Many other fossil taxa have been found in localities of the Papo Seco Formation. Other evidence of ornithopods includes fragmentary remains of unnamed taxa comprising isolated teeth and isolated bones (e.g., incomplete vertebrae and limb bones). A probable ornithopod footprint has also been described from the formation. The only other named dinosaur regarded as a valid taxon from the formation is the spinosaurid theropod Iberospinus.

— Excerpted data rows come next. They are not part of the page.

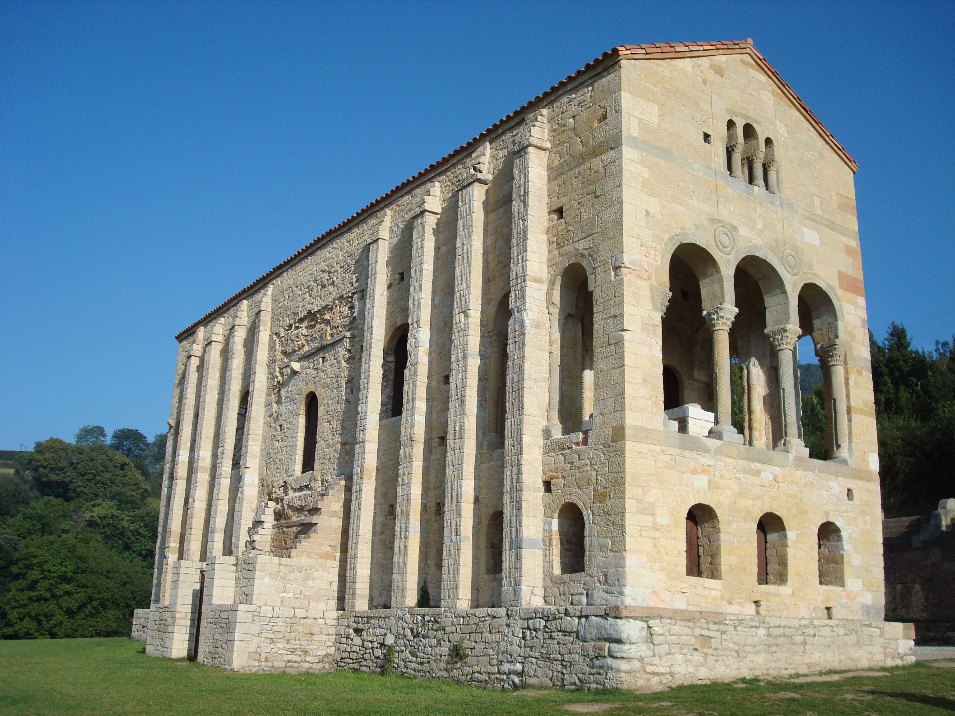 Iglesia de Santa Maria del Naranco (Oviedo) - 002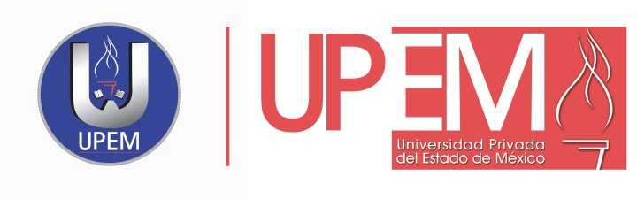 Escudo de la Universidad Privada de Estado de México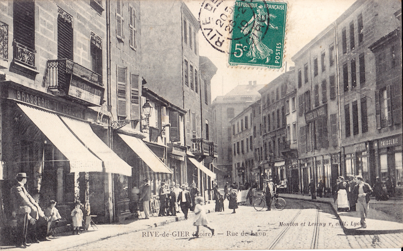 Carte postale ancienne éditée par Monton et Lescuy à Lyon : RIVE-DE-GIER - Rue de Lyon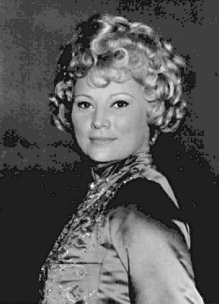 Actress Hélène Rémy in the Italian TV-series I giovedì della signora Giulia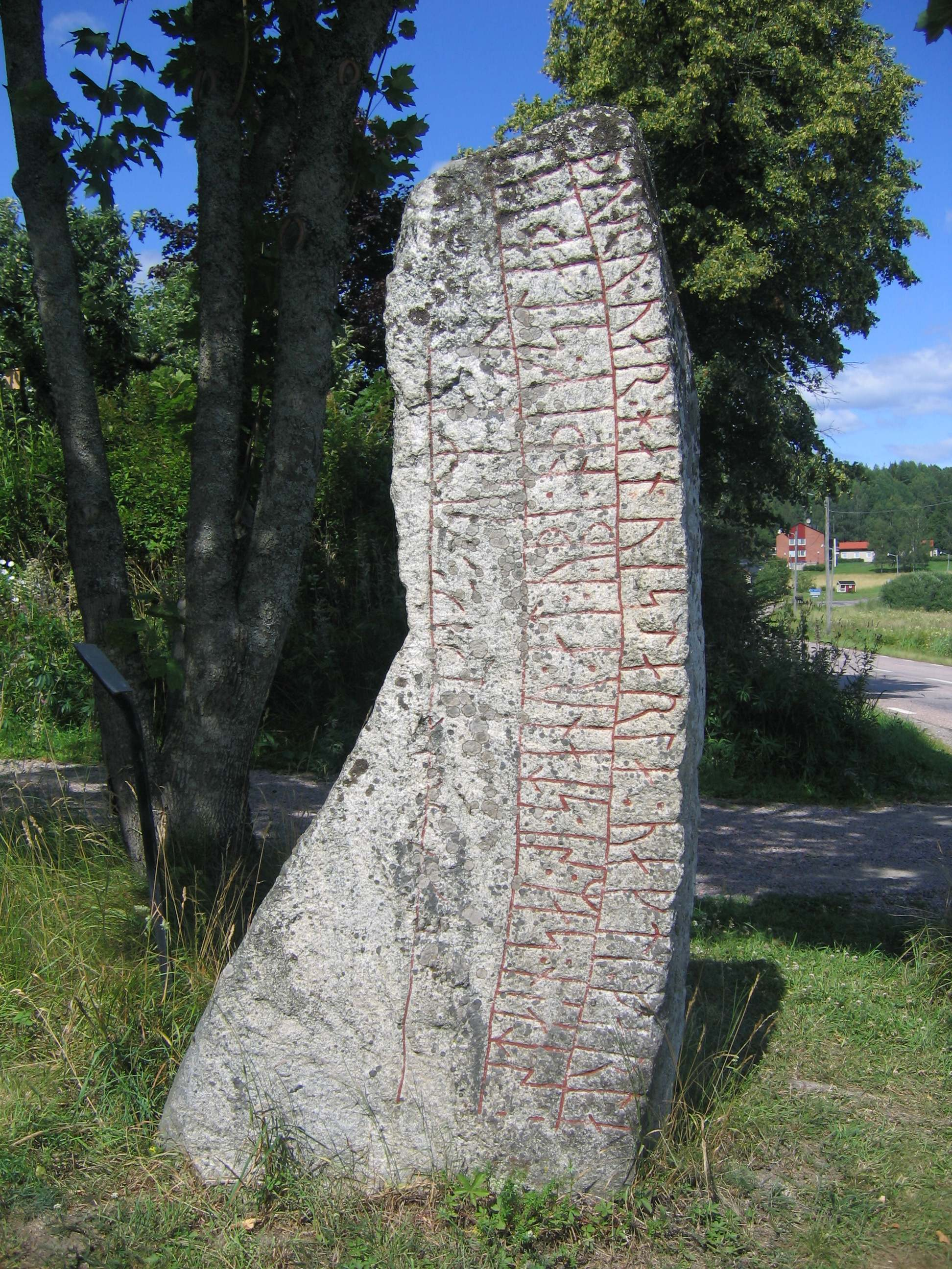 Runestone Sö 137 side B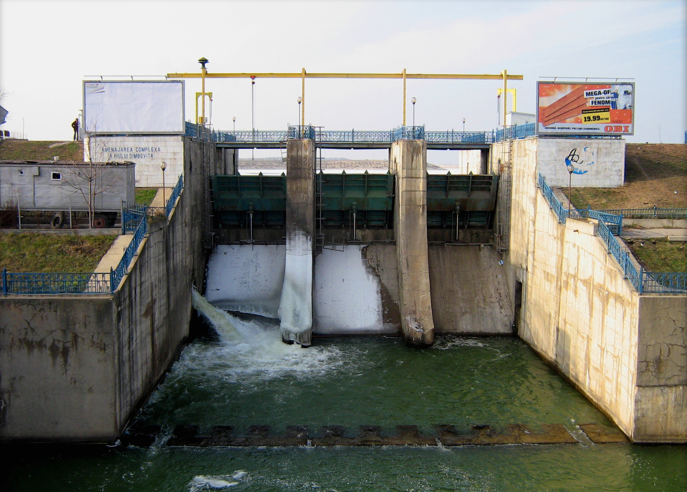 Baraj pe Lacul Morii, Bucuresti / Watermill Lake, Bucharest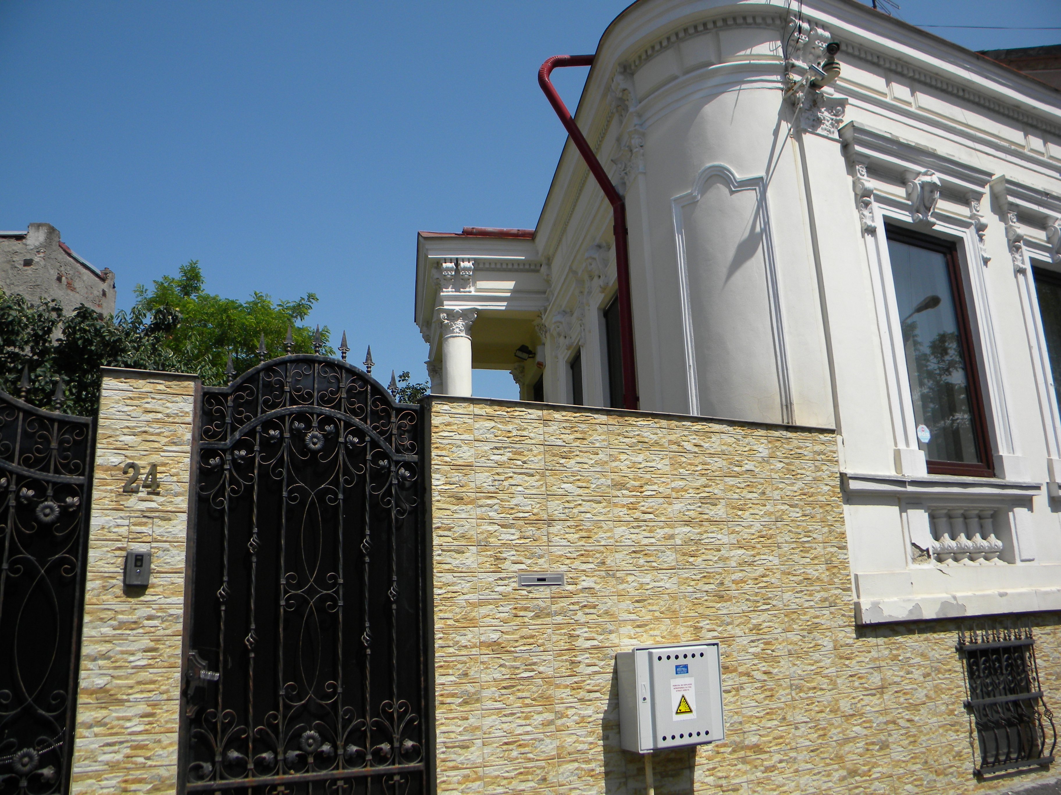 Bucuresti, Romania, Casa pe Str. Parfumului nr. 24; B-II-m-B-19340 (detaliu)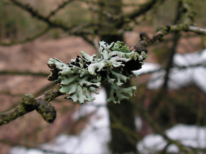 Hypogymnia physodes (Blasenflechte; Erzgebirge, Germany)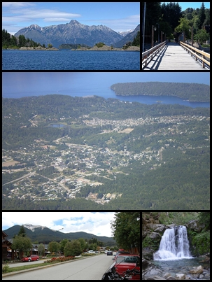 Montaje de Villa La Angostura, Patagonia Argentina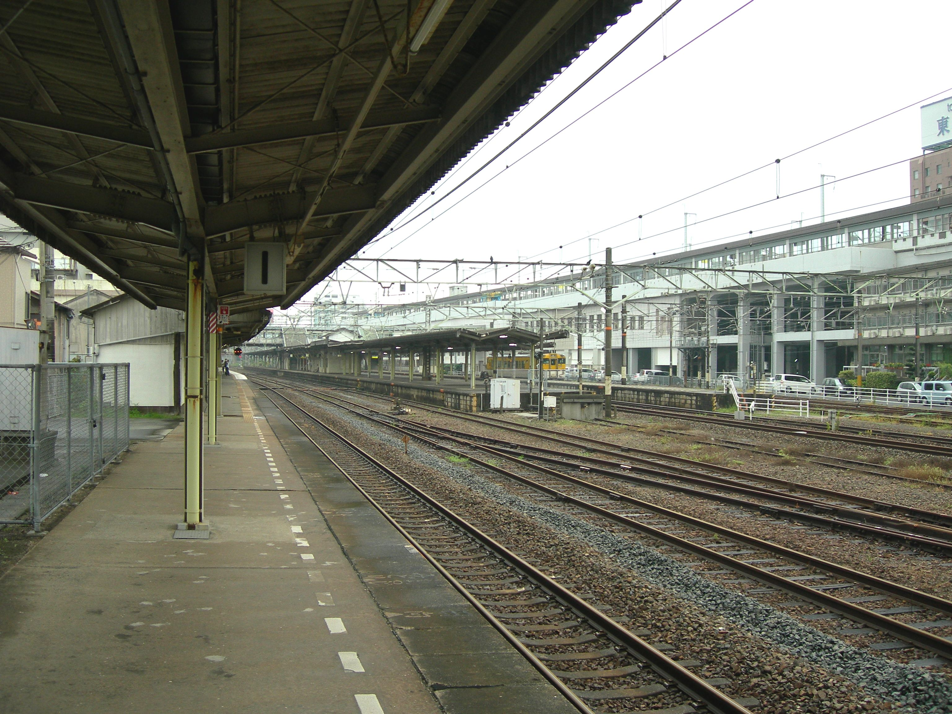 徳山駅在来線ホーム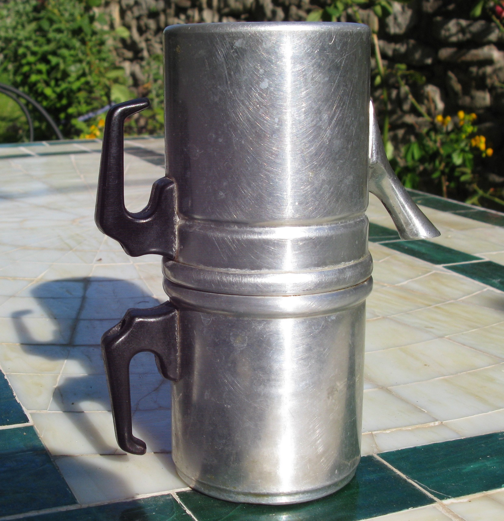 Caffettiera napoletana.

Two theropod footprint types have been found, one that is smaller with narrow digits, belonging to an indeterminate theropod, and another referrable to the ichnogenus Megalosauripus, likely produced by a carnosaurian theropod such as a spinosaurid. Fragmentary forelimb bones indicate the presence of smaller theropods, assigned to cf. Coelurosauria indet. and cf. Dromaeosauridae indet. Sauropod material includes the remains of indeterminate sauropods, eusauropods, titanosauriforms, and titanosaurs.

Non-dinosaurian vertebrate fossils from the Papo Seco Formation include teeth referred to ornithocheirid and ctenochasmatoid pterosaurs, cf. Anteophthalmosuchus sp. (a goniopholidid crocodyliform), and cf. Lepidotes sp. (a semionotiform actinopterygian) and carapace fragments and a partial radius of pancheloniids (sea turtles). Invertebrate fossils comprise aquatic bivalves (Eomiodon, Nipponomaia, and ostreidans) and gastropods (Chemnitzia, Natica sp., Turritella).